Le 15 mars, le ministre américain de la Défense, Lloyd Austin, et son homologue russe, Sergueï Choïgu, ont échangé sur le grave incident. Pour se répéter mutuellement que de tels développements sont de nature à mettre le feu aux poudres et ne devraient plus se reproduire malgré la volatilité de la situation en Ukraine. Tiendront-ils parole ? Le conflit à l’Est du Vieux continent se poursuivant, la volonté des belligérants de puiser jusque dans leurs dernières réserves morales pour gagner la guerre aidant, le monde n’est pas à l’abri d’autres incidents de ce type.

Il est vrai que l’épisode dont on parle n’est pas totalement réglé. Et le désir des services russes de repêcher l’épave du drone abimé en mer laisse penser que les soupçons d’espionnage dont ils accusent leurs collègues américains restent d’actualité. Devenu une arme à tout faire dans les conflits hybrides du monde d’aujourd’hui, le drone est un outil chargé de lourds secrets à tel point que même plongé au fond des océans, l’on a besoin que sa carcasse parle. D’autant plus que les deux « Grands » ont un autre contentieux lié au sabotage, en septembre dernier par « on ne sait qui », des gazoducs Nord-Stream 1 et 2 en lien avec le bruit des canons en Ukraine.
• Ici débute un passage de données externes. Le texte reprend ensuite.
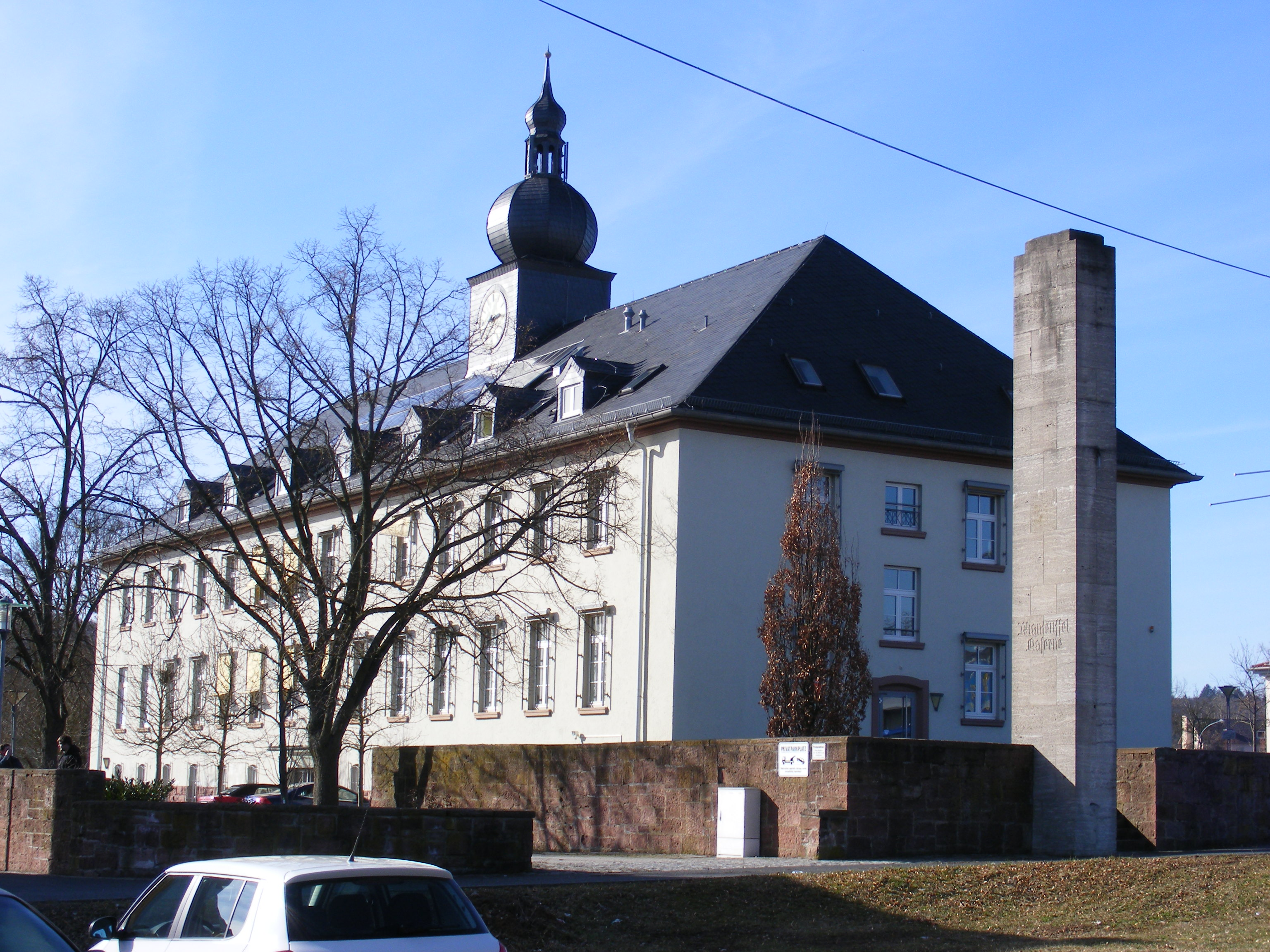 Bad Kissingen - ehem. Kasernengebäude mit Uhrenturm Nutzungen Manteuffel-Kaserne (Wehrmacht, Kraftradschützenbataillon 2) 1937 - 1945 [1] International Refugee Organization (USA) 1948 - 1951 [2] Daley Barracks (U.S. Army, verschiedene Einheiten) [3] [4]) 1951 - 1995 1995 bis 2005 Wohnanlage der U.S. Army (Housing area) der U.S. Army für die Garnison Schweinfurt

Une fois de plus, et c’est ce qui paraît raisonnable dans la lecture du champ de bataille ukrainien, Russes et Américains détiennent peut-être la clé de la fin du conflit. D’un côté comme de l’autre, ils sont les seuls dont l’influence sur le déroulement des hostilités demeure la plus crédible. Après une année d’un conflit aussi destructeur, on ne peut pas dire que les parties impliquées n’ont pas envie qu’il s’arrête et que l’on pense au retour à une vie plus ou moins normale dans laquelle chacun, en pansant ses plaies, envisagerait l’avenir autrement.

Même si officiellement l’aveu de l’épuisement réciproque ne vient de nulle part, officieusement que ce soit Moscou, Kiev ou ses alliés occidentaux, ce conflit n’a que trop duré. Il est temps d’encourager les initiatives de paix pour qu’un nouvel incident plus dangereux ne vienne à le faire se déplacer de ses frontières actuelles.